The Penguins are asking for a record $750 million for the franchise but might accept less if a potential buyer is willing to forgo development rights on the old Civic Arena site, sources told Trib Total Media on Wednesday.
Government officials said the ownership group, led by Mario Lemieux and billionaire Ron Burkle, could sell the team and retain the exclusive development rights to the 28-acre site. The team formed a separate but affiliated legal entity — Pittsburgh Arena Real Estate Redevelopment LP — to oversee the development project, records show.
The city’s Urban Redevelopment Authority and the city-county Sports & Exhibition Authority would have to sign off on such a deal, said the officials, who requested anonymity out of fear of interfering with the process. The agencies own portions of the former arena site.

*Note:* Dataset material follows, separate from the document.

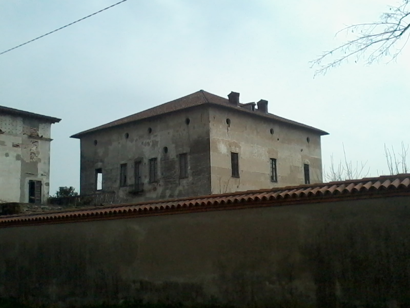 Il Palazzo Doria Borromeo Medici a Fagnano, Gaggiano (MI) - Italy

If the Penguins get their asking price, it would be the most paid for a U.S.-based NHL franchise, more than doubling the previous high of $320 million that Josh Harris paid for the New Jersey Devils in 2013. It would be significantly more than the $565 million Forbes estimated the Penguins were worth last year.
“If they’re asking that, it doesn’t mean anybody’s going to be willing to pay that much. But it could be the starting point of the negotiation,” said Brad Humphreys, a sports economist at West Virginia University.
Sports investment advisers told the Trib the asking price has become public knowledge in their circles.
The Penguins on Wednesday declined to comment. When it announced the hiring of Morgan Stanley on June 3 to explore a sale, the team said in a statement that it would have no further comment until the process is complete.
Finalizing such a large deal would be another in a series of big-money accomplishments for Don Cornwell, one of the top deal makers in sports.
Cornwell works for PJT Partners, one of the banking firms the Penguins hired to work on the sale.
His resume includes three of the most lucrative sports deals of all time: the $1.32 billion sale of the Toronto Maple Leafs to Canadian telecommunications companies Rogers and Bell in 2012, the $1.4 billion sale of the Buffalo Bills to natural gas mogul Terry Pegula in 2014 and the $2.3 billion sale of sports talent and marketing agency International Management Group to entertainment talent agency William Morris Endeavor in 2013.
Cornwell, 44, is a New York native who earned a degree in government from Harvard and an MBA from Stanford before working in various capacities for the NFL out of college. He was hired by Morgan Stanley in 1998, eventually leading the firm’s investment banking sports practice. Last year, he joined PJT, a breakaway company formed by former Morgan Stanley executive Paul Taubman.
Cornwell worked on the restructuring of Steelers ownership in 2008. Steelers president Art Rooney II declined to comment on Cornwell’s role in the restructuring.
Cornwell also declined to comment.
There are several ways a sports banking adviser such as Cornwell could influence a potential Penguins sale.
First, he could round up prospective buyers, which is a sports banking adviser’s most important job. Given the potential price tag, it’s not necessarily an easy task.
“There’s not many human beings that can write that kind of check,” Cornwell said at Bloomberg Sports Business Summit last year, speaking generally about the franchise-buying process. “When you run around and try to find buyers, you end up with lots of groups, and as I think we can all attest, it’s like herding cats. Trying to get three people worth $800 million to come together to write a check and buy something together is hard to do.”
An investment banking adviser can work on the presentations the team makes when it hosts management meetings. The Penguins entertained potential buyers three weeks ago.
In face-to-face meetings such as those, Cornwell could be a seller’s ace in the hole. After all, he twice finished in the money at World Series of Poker events.
“A good investment bank rep for a seller helps to find ways to play up the value points. They’re salespeople,” said Jonathan Altman, a lawyer for the Downtown firm of Sherrard, German & Kelly who worked for Pegula on the Bills sale. “They’re essentially trying to make whatever it is they’re selling more attractive to a buyer.”